Inputs to a Model Hamiltonian instance can be arbitrary, so I won't worry about those now.
Outputs are well-defined; one and two -particle integrals, and overlaps, in some file format (or in memory as an array?).
I think the best way to implement this is to have functions for outputting results in the following formats:
FCIDUMP
dense arrays
sparse arrays
whatever else we can think of
(other Python APIs, like PySCF? <- my idea)
These should be free functions, which can use methods of our Model Hamiltonian objects, written according to a well-defined interface, to generate the appropriate one or two -particle integral entries when writing the file/array. The interface should also allow us to determine the symmetry of the integrals and write them according to that (if the format supports it... FCIDUMP supports it, dense arrays don't, etc).

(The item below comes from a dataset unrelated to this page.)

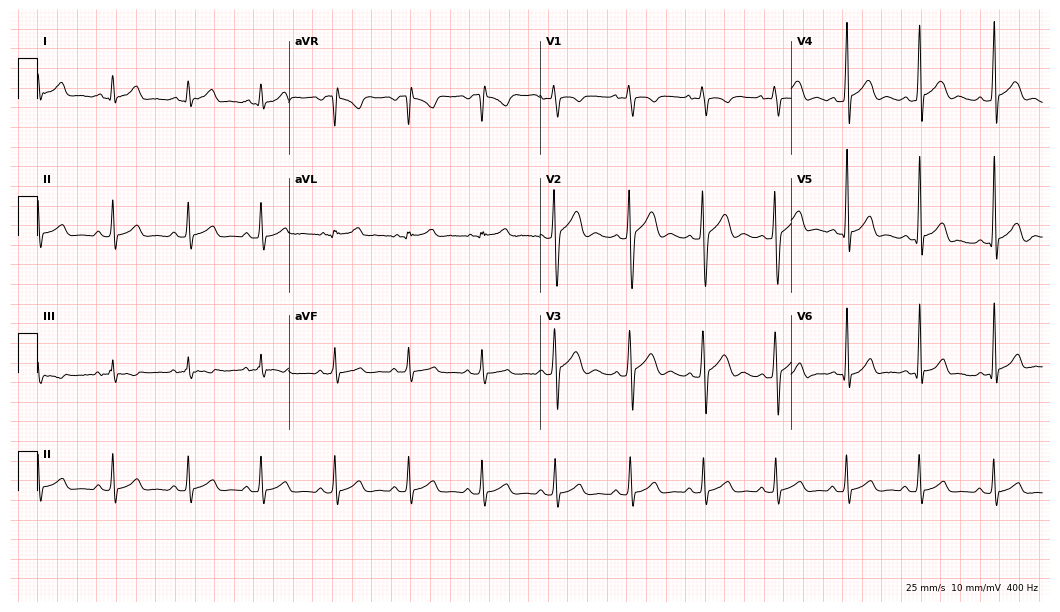
ECG — a male patient, 18 years old. Screened for six findings — first-degree AV block, right bundle branch block, left bundle branch block, sinus bradycardia, atrial fibrillation, sinus tachycardia — none is recorded.

Hamiltonian types themselves can be written with the appropriate class hierarchy: PPP -> Hubbard -> Ising, or however it goes.

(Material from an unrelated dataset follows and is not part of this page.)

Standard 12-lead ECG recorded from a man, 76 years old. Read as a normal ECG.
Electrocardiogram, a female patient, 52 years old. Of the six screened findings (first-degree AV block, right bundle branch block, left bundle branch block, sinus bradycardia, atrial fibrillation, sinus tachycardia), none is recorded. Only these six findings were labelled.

The important part is, the abstraction should go:
output writer functions
<--(used by)-- HamiltonianInterface
<--(subclass)-- SpecificHamiltonianSuperclass
<--(subclass)-- SpecificHamiltonianSubclass
The Python abc library can be used to write the Hamiltonian interface.
This would then allow us enough separation to split the work between writing output types and developing specific model Hamiltonians.
Anyone else want to comment on the API?